Booking
The big big thing this month is that I’ve booked my flights and accommodation! Yay!
I put it off for a really long time because flights on Icelandair are getting expensive and they no longer include luggage by default. Quite frankly, I put it off because I didn’t want to hand over my money but eventually you have to. I can’t just apparate to Landmannalaugar on the morning of the trek. And it has to be Icelandair rather than easyJet or WOW air because an emetophobe on a plane copes with a three hour flight via the built-in entertainment system. Four hours to Cyprus without it showed me very clearly how much I need that thing for a longer flight than the hour it takes me to get to Paris or Manchester.
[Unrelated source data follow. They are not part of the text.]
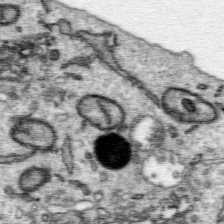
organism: Human
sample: HeLa cells
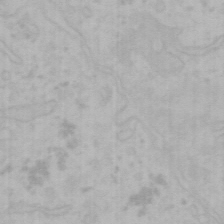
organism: Mouse
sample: Choroid plexus
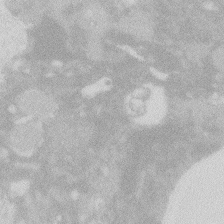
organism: Zebrafish
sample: Macrophage
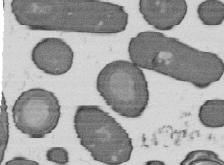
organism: B. subtilis
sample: Bacterial spore
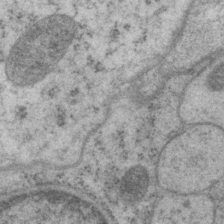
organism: P. pacificus
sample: Pharynx
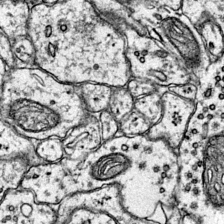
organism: Mouse
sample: Primary visual cortex
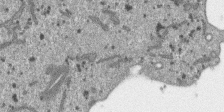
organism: Human
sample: Lung epithelial cells infected with SARS-CoV-2
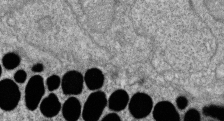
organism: Zebrafish
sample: Cilia; retinal pigment epithelium
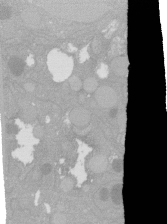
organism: C. elegans
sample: C. elegans oocyte; sperm cells
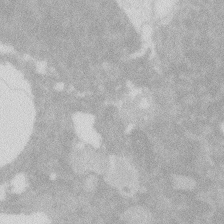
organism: Zebrafish
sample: Macrophage
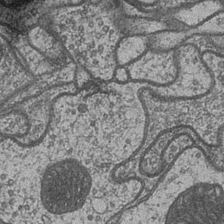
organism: Drosophila
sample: Optic medulla
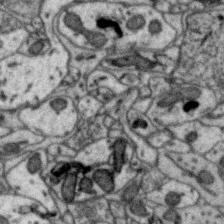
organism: Zebra finch
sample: Brain
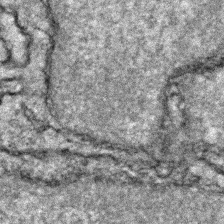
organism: Zebrafish
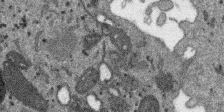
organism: Human
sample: Lung epithelial cells infected with SARS-CoV-2
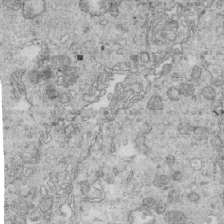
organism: Mouse
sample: Multiciliated cells
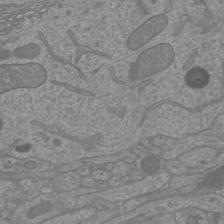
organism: Mouse
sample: Cortical neurons
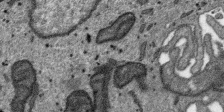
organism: Human
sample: Lung epithelial cells, uninfected (mock) control
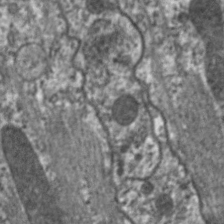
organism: C. elegans
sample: Pharynx
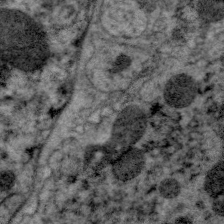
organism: C. elegans
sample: Pharynx
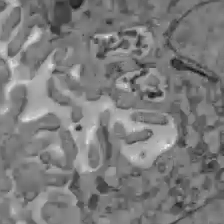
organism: C57BL Mouse
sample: Liver
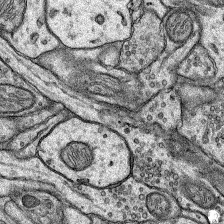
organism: Rat
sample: Hippocampus
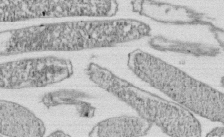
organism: E. coli
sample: Bacterial nucleoid
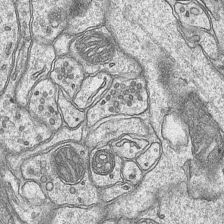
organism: Mouse
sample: CA1 Hippocampus
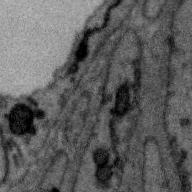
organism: Zebra finch
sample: Brain
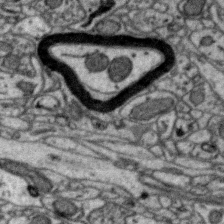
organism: Zebra finch
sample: Brain
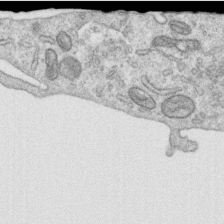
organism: Human
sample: Centriole in RPE cells
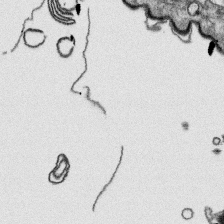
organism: Platynereis dumerilii
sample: Parapodia
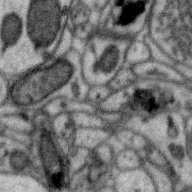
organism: Zebra finch
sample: Brain
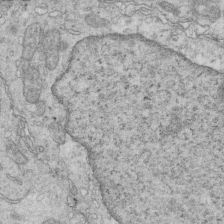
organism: Mouse
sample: Multiciliated cells
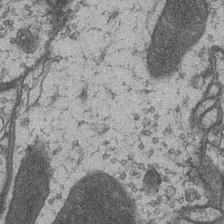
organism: Drosophila
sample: Optic medulla
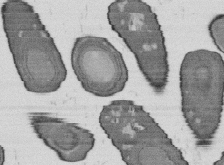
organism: B. subtilis
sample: Bacterial spore
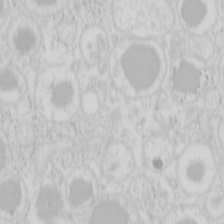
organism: Mouse
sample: Pancreas
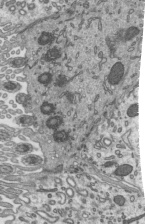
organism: Mouse
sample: Mouse epididymis efferent ductule cilia
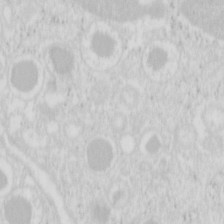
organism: Mouse
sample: Pancreas
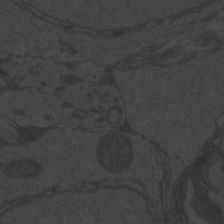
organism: Zebrafish
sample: Macrophage infected with Toxoplasma gondii
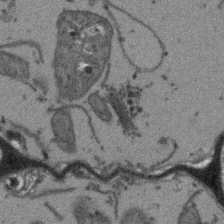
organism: Arabidopsis thaliana
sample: Root tip
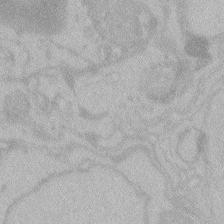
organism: Zebrafish
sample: Macrophage infected with Toxoplasma gondii
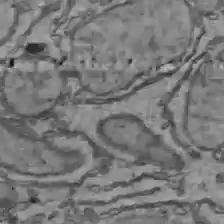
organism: C57BL Mouse
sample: Liver
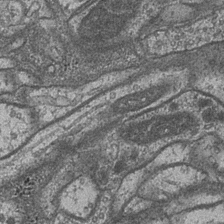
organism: Drosophila
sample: Optic medulla
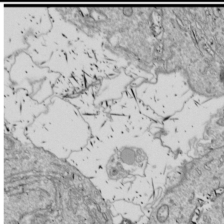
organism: Drosophila
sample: Cell division; meiosis; drosophila spermatocytes
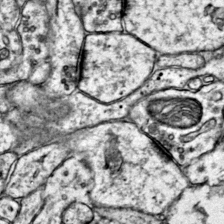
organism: Mouse
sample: Primary visual cortex
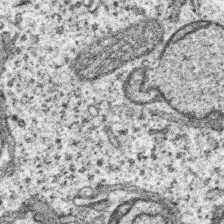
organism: Human
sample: HeLa cells
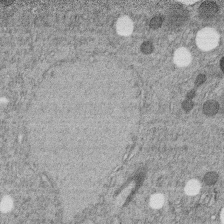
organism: C. elegans
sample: C. elegans embryo early stage
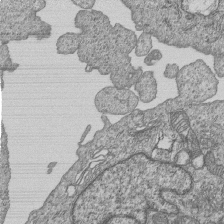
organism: Human
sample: MDA-MB-231 cells
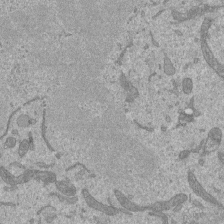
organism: Mouse
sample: ED-1 cell nuclei; centrioles
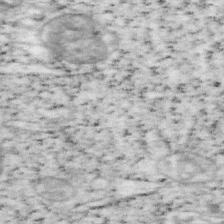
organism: Mouse
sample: OT-I killer T cells with ID8 ovarian cancer cells
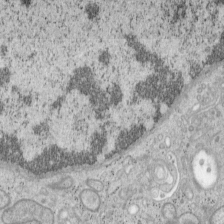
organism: Mouse
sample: OT-I killer T cells with ID8 ovarian cancer cells
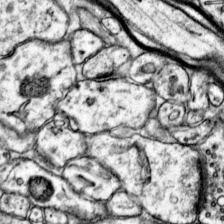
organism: Mouse
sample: Primary visual cortex
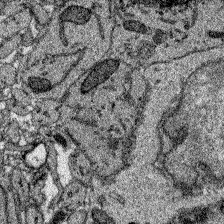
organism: Zebrafish
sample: Larval olfactory bulb
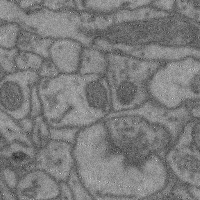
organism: Mouse
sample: Cerebral cortex
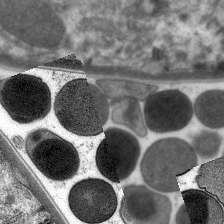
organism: C. elegans
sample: Pharynx
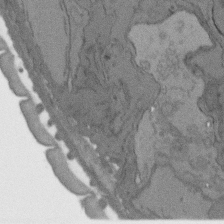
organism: C. elegans
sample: AFD neurons C. elegans
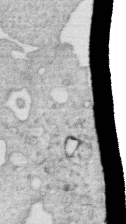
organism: Human
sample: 1205lu cells
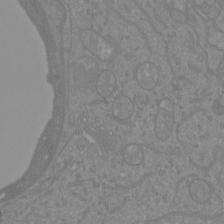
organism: Mouse
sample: Cortical neurons
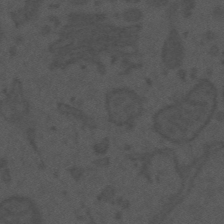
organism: Mouse
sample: Suprachiasmatic nucleus
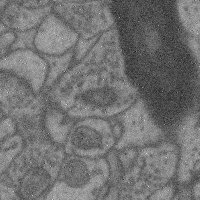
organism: Mouse
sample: Cerebral cortex
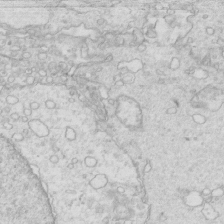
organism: Mouse
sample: Multiciliated cells
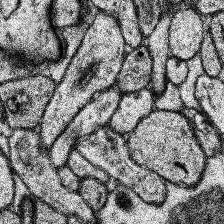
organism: Human
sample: Temporal Lobe
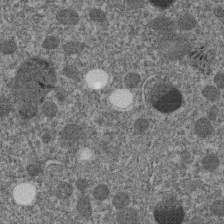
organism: C. elegans
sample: C. elegans embryo early stage
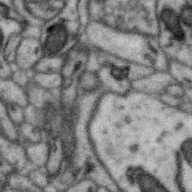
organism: Zebra finch
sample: Brain
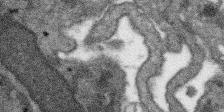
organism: Human
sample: Lung epithelial cells infected with SARS-CoV-2

I also booked my accommodation. I’d been putting that off partly because of cost but partly because you can’t book accommodation until you know exactly when you’ll be there. Am I going the day before the trek or the day before that? Am I leaving first thing after getting back or am I spending a day in the Blue Lagoon first? (No, I’m not. It’s now £70 a day in high season and while it’s good and maybe worth spending that much money once, it’s not worth it when you’ve already been half a dozen times over the last five years. I’ll go to one of the local pools.) So I have a guesthouse for the night before and a different guesthouse for two nights after, both at locations reasonably convenient for the transfer bus.
Still to do: airport parking in the UK, airport shuttle bus in Iceland.
Equipment
Having bought some basic First Aid/toiletries/Superdrug bits and pieces, I tried out the Compeed blister plasters this month.
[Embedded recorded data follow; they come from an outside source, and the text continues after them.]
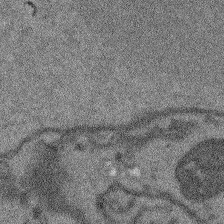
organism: Arabidopsis thaliana
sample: Root tip
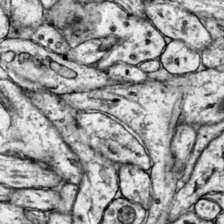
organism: Mouse
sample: Primary visual cortex
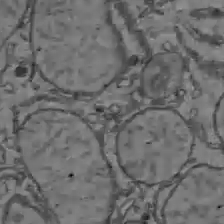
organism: C57BL Mouse
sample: Liver
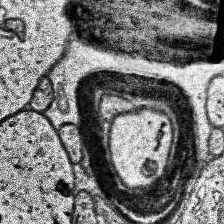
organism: Human
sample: Temporal Lobe
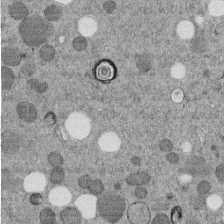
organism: C. elegans
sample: C. elegans embryo early stage
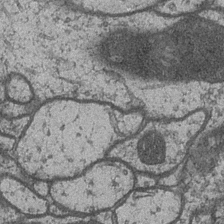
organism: Drosophila
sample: Optic medulla
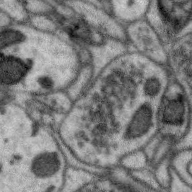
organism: Zebra finch
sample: Brain
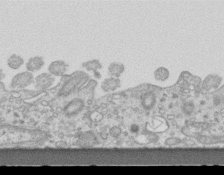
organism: Mouse
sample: Centriole in ependymal cells
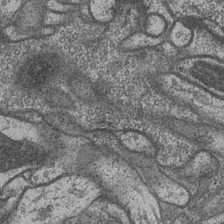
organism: Drosophila
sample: Optic medulla
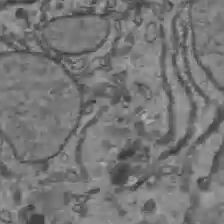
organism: C57BL Mouse
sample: Liver
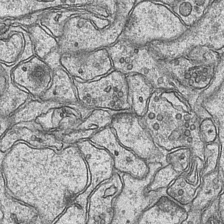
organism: Mouse
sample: CA1 Hippocampus
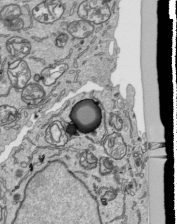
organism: Human
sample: Mitochondria in HCT116 cells
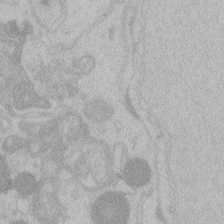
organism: Zebrafish
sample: Macrophage infected with Toxoplasma gondii
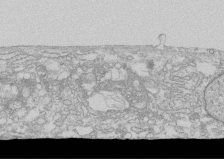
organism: Human
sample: CRL-1474
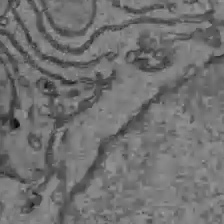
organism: C57BL Mouse
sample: Liver
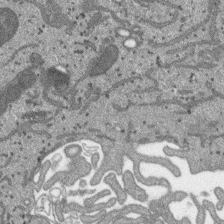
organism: Human
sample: Lung epithelial cells infected with SARS-CoV-2
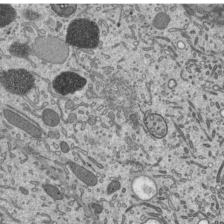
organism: Mouse
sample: Mouse epididymis efferent ductule cilia
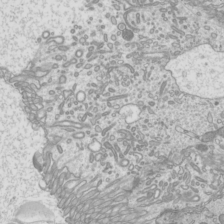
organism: Mouse
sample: Cilia; mouse epididymis
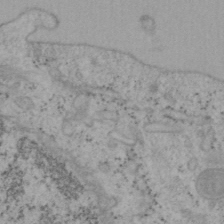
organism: Human
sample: HeLa cells
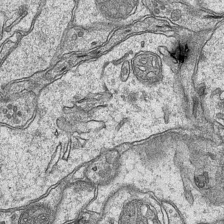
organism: Mouse
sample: CA1 Hippocampus
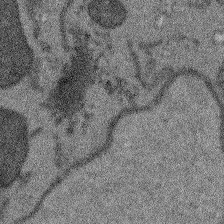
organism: Arabidopsis thaliana
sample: Root tip
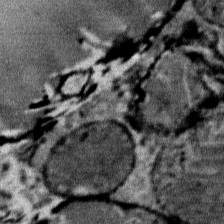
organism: Mouse
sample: Mouse Salivary gland
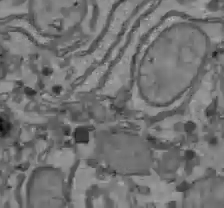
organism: C57BL Mouse
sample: Liver
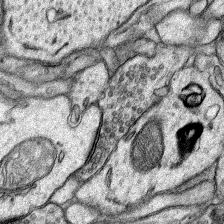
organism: Rat
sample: Hippocampus
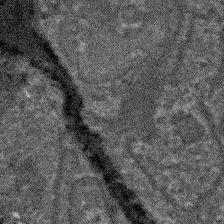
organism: Arabidopsis thaliana
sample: Root tip
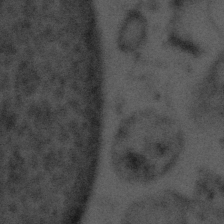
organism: Tuwongella immobilis
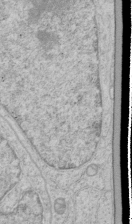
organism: Human
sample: Mitochondria in HCT116 cells
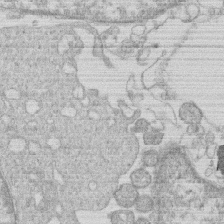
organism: Human
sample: Macrophage cells
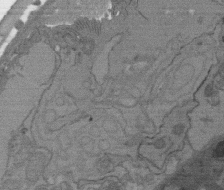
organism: C. elegans
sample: AFD neurons C. elegans
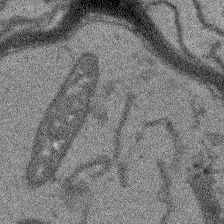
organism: Arabidopsis thaliana
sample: Root tip
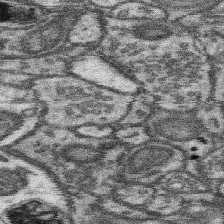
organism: Mouse
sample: Somatosensory cortex neuropil
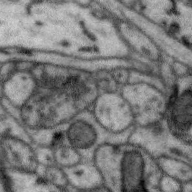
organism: Zebra finch
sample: Brain
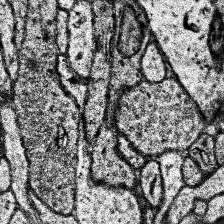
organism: Human
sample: Temporal Lobe
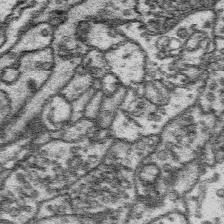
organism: Platynereis dumerilii
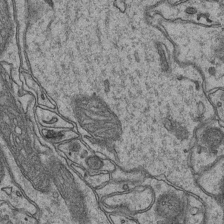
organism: Mouse
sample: CA1 Hippocampus
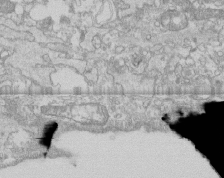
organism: Human
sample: CRL-1474
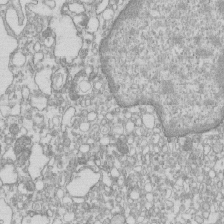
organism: Mouse
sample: Macrophages
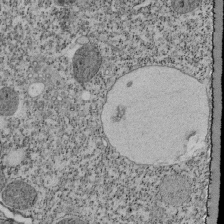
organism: Tetrahymena
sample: Cilia in tetrahymena

I bought some pink sparkly trainers with stars on them, wore them to work one day and then went to the pub. They rubbed the back of my heels – which was fine until I wore my velvet boots to go & see Public Service Broadcasting the next day and discovered that they rubbed the sore patches (which they don’t do when there aren’t sore patches to rub). So compeeds on! And they worked miracles. Instantly, I couldn’t even feel the rubbing boots so I’m definitely going to add to my little collection because if I’m walking for six days, it’s going to feel good to have these available, even if I end up not using them.
I haven’t done a lot of walking this month because I’m a terrible person who’s also busy and been away or out a lot of the time but I spent a week in my mountain sandals in Cyprus and I’ve taught them not to rub at all. They’re not as comfortable as my old sandals but… the soles are starting to peel off of the old ones and I don’t want, two days into the trek, for my shoes to suddenly disintegrate.
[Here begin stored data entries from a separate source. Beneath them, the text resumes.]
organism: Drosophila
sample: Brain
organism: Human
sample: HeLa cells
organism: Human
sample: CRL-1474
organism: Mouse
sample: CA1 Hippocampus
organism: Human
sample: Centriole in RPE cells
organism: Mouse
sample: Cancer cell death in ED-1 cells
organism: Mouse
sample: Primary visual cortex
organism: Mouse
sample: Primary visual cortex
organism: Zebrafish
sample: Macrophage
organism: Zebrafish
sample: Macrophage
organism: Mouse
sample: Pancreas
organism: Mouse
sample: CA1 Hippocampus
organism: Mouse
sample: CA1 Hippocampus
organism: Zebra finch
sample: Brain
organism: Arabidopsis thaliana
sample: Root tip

I also bought a couple of new drybags. I have a nice bright green XL (22 litres) and a high-viz orange XS (3 litres), which should fit nicely with my pre-existing collection. I think I might need another giant one for my sleeping bag but we’ll see.
The sleeping bag is still on my list of things to buy and even if I order it, it won’t arrive in time for me to try it out for this blog.
I happened to be in Go Outdoors one day and accidentally bought a long-sleeved baselayer. It’s really comfortable and I’m tempted to get another one with short sleeves. I’m 99.9% sure it’s a North Ridge one and I’m about 90% sure it’s the Resistance one but the pictures look too soft and cottony – this is very much non-natural fibres. It’s very light and very silky (well, in an artificial way) and it has mesh side panels. The real colour is a kind of dark petrol blue/teal with that heathering effect that you usually see on grey things.
I did a tiny bit of other bits-and-pieces preparation shopping. I have liquid disinfectant for spraying on injuries. I have a mini bottle of sun cream, which is very optimistic. And I have two new drybags because everything is going to have to go in a drybag eventually. May as well stockpile.
And that’s it for this month. Next month there will definitely be mention of two days spent on Dartmoor.